Six animal illustrations paired with the digital interfaces that haunt every shopper, founder, and bystander caught in the crosshairs of modern advertising.
The series began as a sketchbook joke — animals voicing the things people quietly think during a pushy sales pitch, a 50%-off ambush, or yet another "transform your life" story on Instagram.
Each illustration captures a moment of friction between marketing and the people on the receiving end. To close the loop, every piece is paired with the actual interface that triggers the feeling: a push notification, a sticky note, a chat widget, a DM reply, an exit-intent popup, a cookie banner.
The result is a small visual taxonomy of marketing absurdity — and a reminder that it's great to know when to stop pushing.

A jellyfish drifts in dark water, tendrils trailing toward an unsuspecting fish — much like algorithms that seem to overhear conversations and serve them back as ads moments later.
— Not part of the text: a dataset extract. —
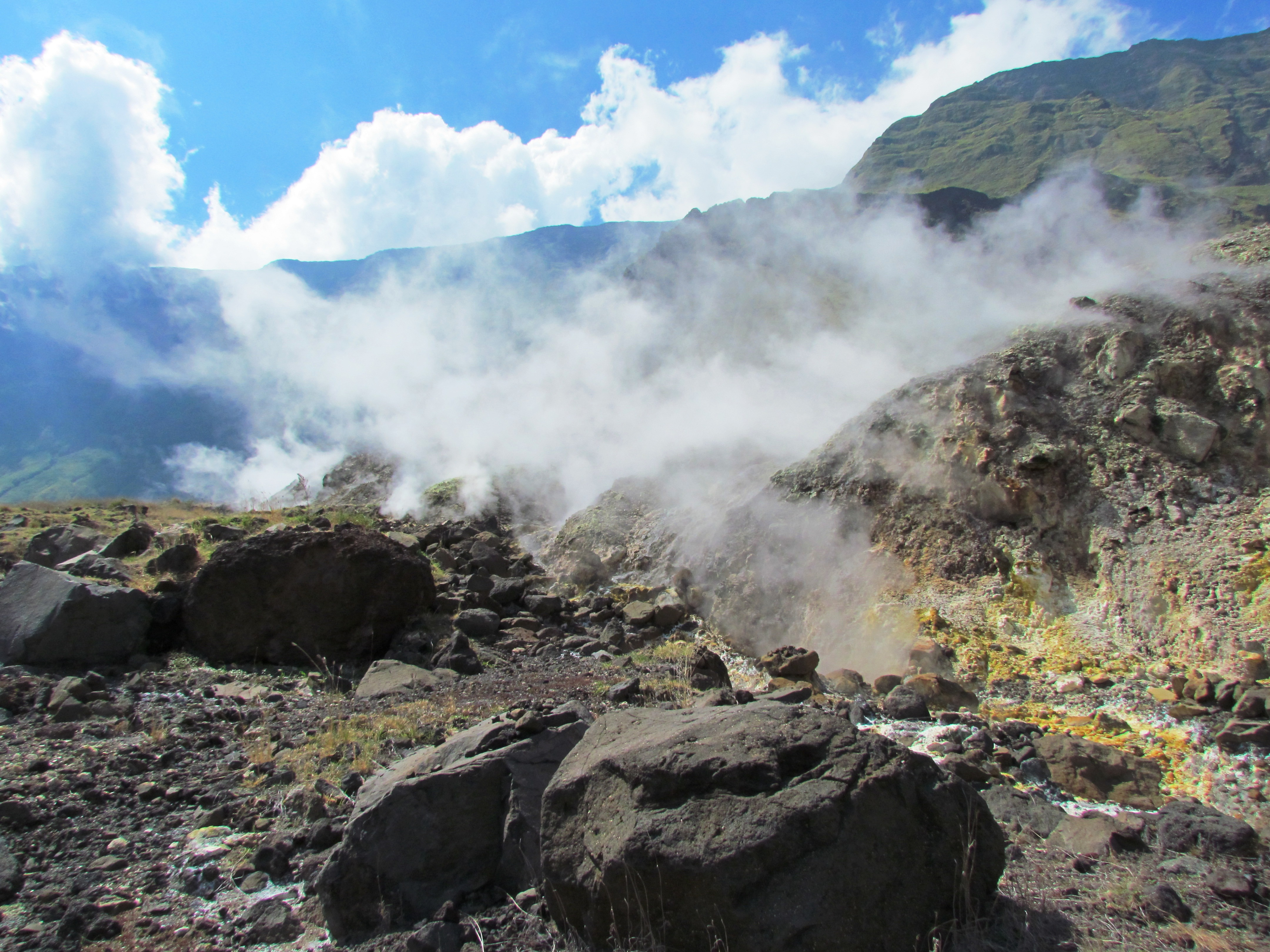 Unter hohem Druck entweichende Gase im nordöstlichen Bereich der Caldera des Tambora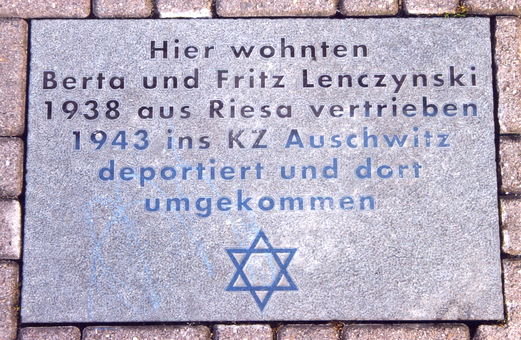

A towering giraffe leans into a customer who didn't ask for help — a metaphor for live chat widgets that pop up the moment you land on a homepage, eager to sell something you weren't shopping for.

A cow swarmed by flies — a perfect stand-in for the inbox of anyone targeted by yet another self-improvement coach. Framed as an Instagram story reply, the most native habitat of the modern guru pitch.

A snake coils around a clutch of percentage-marked eggs — an ode to brands that hoard "limited-time" offers and weaponise them through countdown timers. The exit-intent popup completes the trap.

Three fish locked in a circular dance of pursuit. A cookie banner crowns it with two buttons — "I'll win" and "You'll lose" — because in modern consent flows, the user always plays from a losing position.

A hippo bellows into the void, capturing the exact moment a marketing team receives the fifteenth pivot of the quarter. The sticky note format echoes the Figma comments where these pleas live.